License: MIT Language: TypeScript Local-only Release

An agent-policy drift detector for reproducible AI-assisted development. PolicyMesh finds contradictory instructions and configuration before stale repo rules make agents behave differently from run to run.

Agent policy now lives across CLAUDE.md, AGENTS.md, Cursor rules, Copilot instructions, MCP configs, Codex config, VS Code settings, Windsurf, Aider, and repo docs. PolicyMesh reads that whole surface in the checked-out repository, compares the rules that different tools see, and turns contradiction drift into a reviewable report.

flowchart LR
    Instructions["Instruction files<br/>CLAUDE.md · AGENTS.md · Cursor rules<br/>Copilot instructions"] --> Mesh
    Configs["Agent configs<br/>MCP · Codex · VS Code<br/>Windsurf · Aider"] --> Mesh
    PR["Pull request diff<br/>base vs head"] --> Mesh
    Mesh[("PolicyMesh<br/>contradiction + drift audit")] --> Report["Review output<br/>PR annotations · Markdown<br/>JSON · SARIF"]
    Report --> Decision["Reviewable policy decisions"]
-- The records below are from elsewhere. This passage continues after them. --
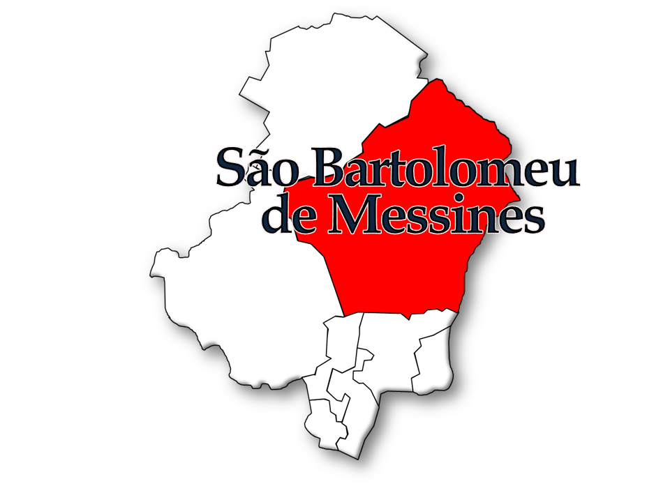 Censos 1864/2011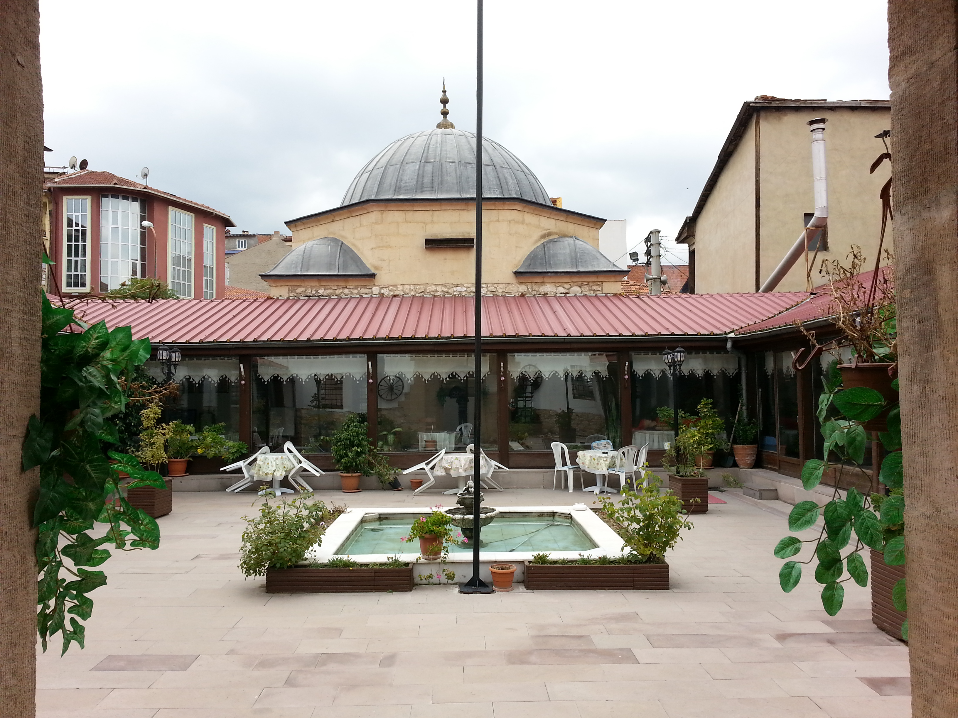 rüstem paşa medresesi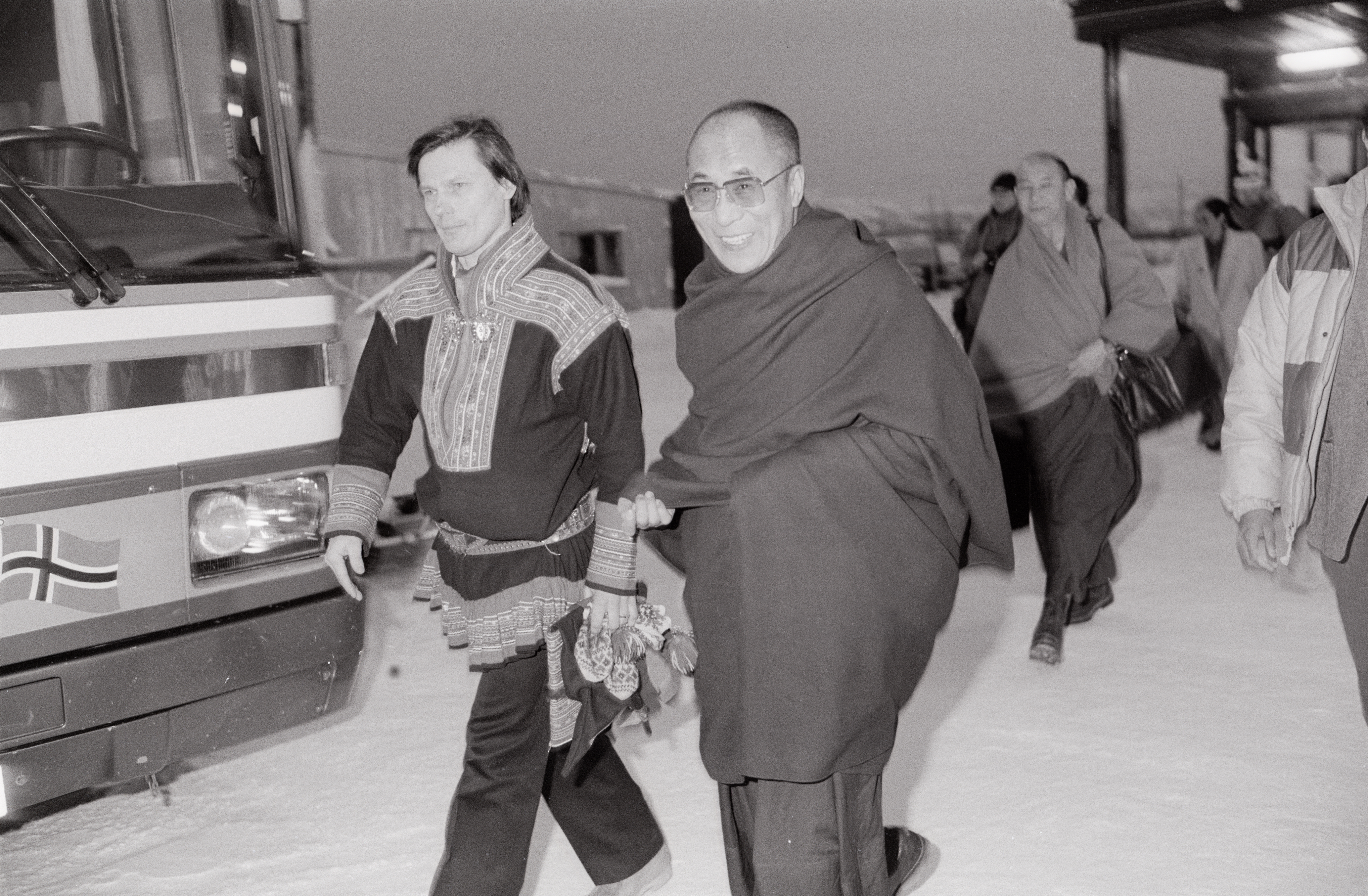 Den 14. Dalai Lama besøkte Sametinget og Karasjok i 1989 i forbindelse med sitt besøk i Norge i forbindelse med at han vant Nobels fredspris. Foto: Harry johansen.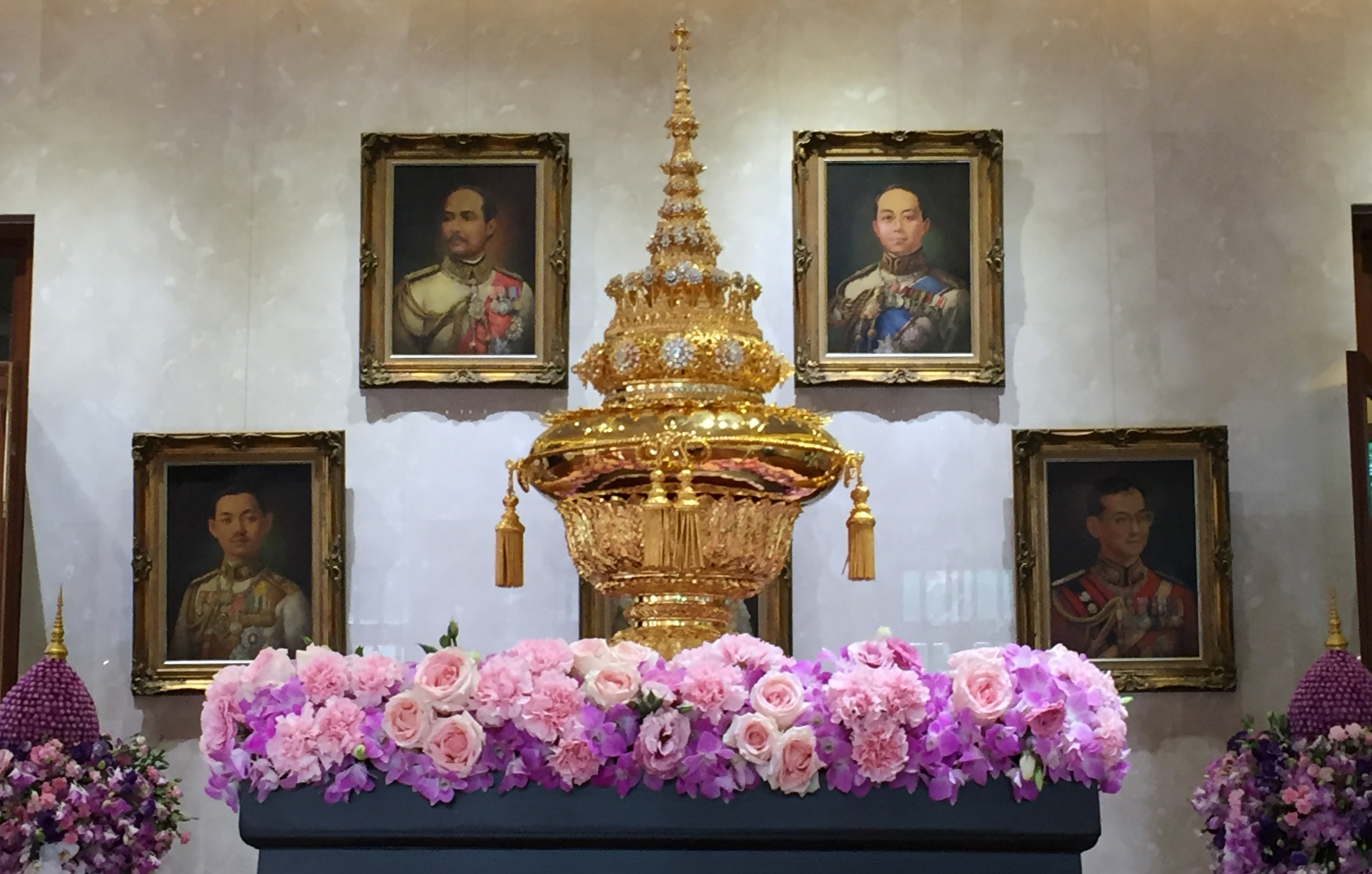 พระเกี้ยว สัญลักษณ์ประจำจุฬาลงกรณ์มหาวิทยาลัย จัดแสดง ณ หอประวัติจุฬาลงกรณ์มหาวิทยาลัย ชั้น 2 อาคารจักรพงษ์ จุฬาลงกรณ์มหาวิทยาลัยจะอัญเชิญพระเกี้ยวองค์นี้ไปในพิธีสำคัญ ๆ เท่านั้น เช่น พิธีพระราชทานปริญญาบัตร และไม่เคยปรากฎในพิธีอื่น

    classDef input fill:#1e293b,stroke:#334155,color:#e2e8f0
    classDef engine fill:#0f172a,stroke:#1e293b,color:#e2e8f0,stroke-width:2px
    classDef output fill:#0c4a6e,stroke:#0369a1,color:#e0f2fe
    class Instructions,Configs,PR input
    class Mesh engine
    class Report,Decision output
Loading

Ships as a local-only TypeScript CLI and GitHub Action. One audit pass can produce terminal text, Markdown step summaries, PR annotations, JSON for GovVerdict, or SARIF for SAST consumers.

See also: agent-gov-core for the shared report schema · agent-gov-demo for an end-to-end sample PR · ScopeTrail for PR-level permission drift.

Why this exists

AI-agent behavior is now controlled by a pile of repo-local policy files. They are edited by different people, at different times, for different tools. A contradiction does not fail CI. It just changes what the agent believes it is allowed to do.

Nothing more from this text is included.